What the task asks:
Look below for the line containing "organism: Platynereis dumerilii", then write out that line and every line after it to the end, exactly, minus the pictures.

━━ Material shown

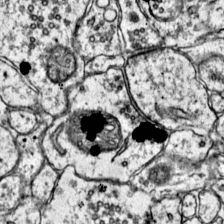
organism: Mouse
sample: Primary visual cortex
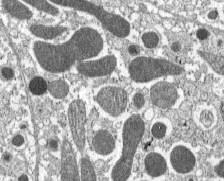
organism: C57BL Mouse
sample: Pancreatic islet
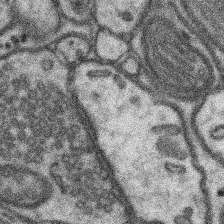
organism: Mouse
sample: Somatosensory cortex neuropil
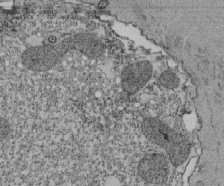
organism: Tetrahymena
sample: Cilia in tetrahymena
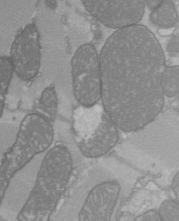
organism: C57BL Mouse
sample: Heart
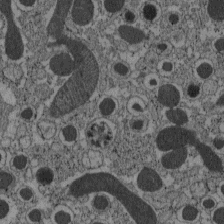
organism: C57BL Mouse
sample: Pancreatic islet
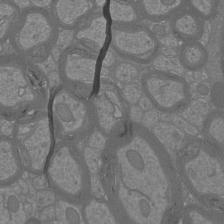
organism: Mouse
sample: Cortical neurons
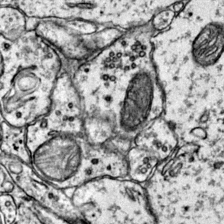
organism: Mouse
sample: Primary visual cortex
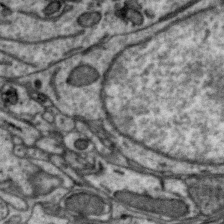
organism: Zebra finch
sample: Brain
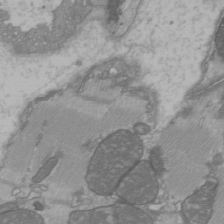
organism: C57BL Mouse
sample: Heart
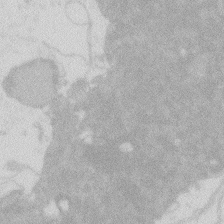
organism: Zebrafish
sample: Macrophage
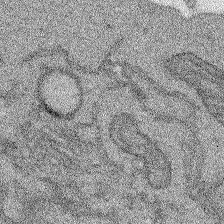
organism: Human
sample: HeLa cells
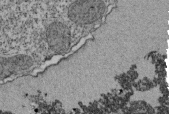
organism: Tetrahymena
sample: Cilia in tetrahymena
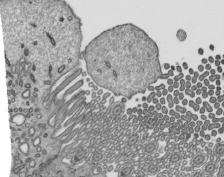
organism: Mouse
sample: Mouse epididymis efferent ductule cilia
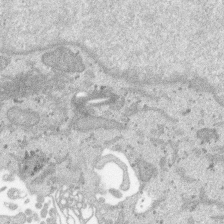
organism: Human
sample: Lung epithelial cells infected with SARS-CoV-2
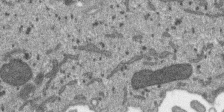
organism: Human
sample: Lung epithelial cells infected with SARS-CoV-2
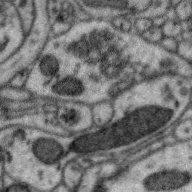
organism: Zebra finch
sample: Brain
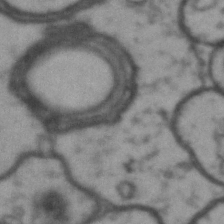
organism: Drosophila
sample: Brain
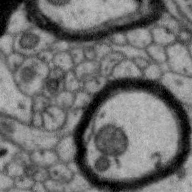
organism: Zebra finch
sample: Brain
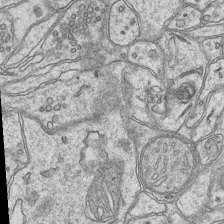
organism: Mouse
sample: CA1 Hippocampus
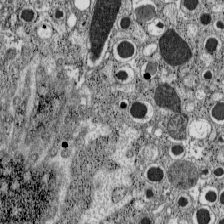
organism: C57BL Mouse
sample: Pancreatic islet
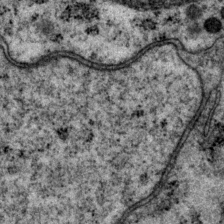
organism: P. pacificus
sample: Pharynx
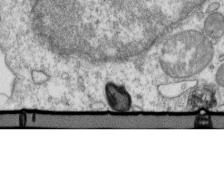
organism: Mouse
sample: Activated OT-1 CD8+ T cells
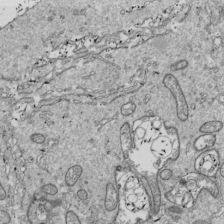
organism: Drosophila
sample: Cell division; meiosis; drosophila spermatocytes
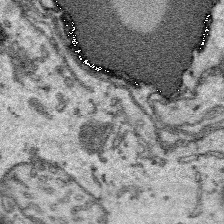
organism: Platynereis dumerilii
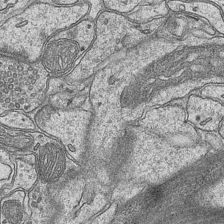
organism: Mouse
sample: CA1 Hippocampus
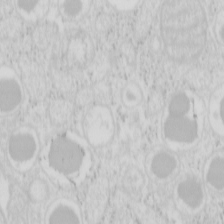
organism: Mouse
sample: Pancreas
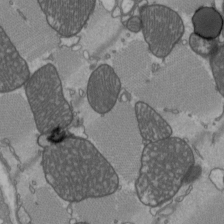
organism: C57BL Mouse
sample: Heart
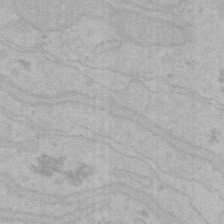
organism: Mouse
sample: Choroid plexus
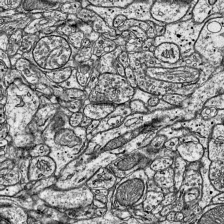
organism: Mouse
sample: Visual Cortex
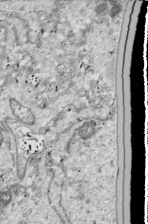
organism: Drosophila
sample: Cell division; meiosis; drosophila spermatocytes
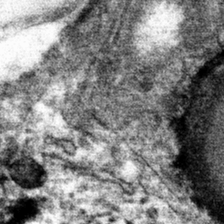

━━━━

Task response:
organism: Platynereis dumerilii
organism: Mouse
sample: CA1 Hippocampus
organism: Mouse
sample: Pancreas
organism: C57BL Mouse
sample: Heart
organism: Mouse
sample: Choroid plexus
organism: Mouse
sample: Visual Cortex
organism: Drosophila
sample: Cell division; meiosis; drosophila spermatocytes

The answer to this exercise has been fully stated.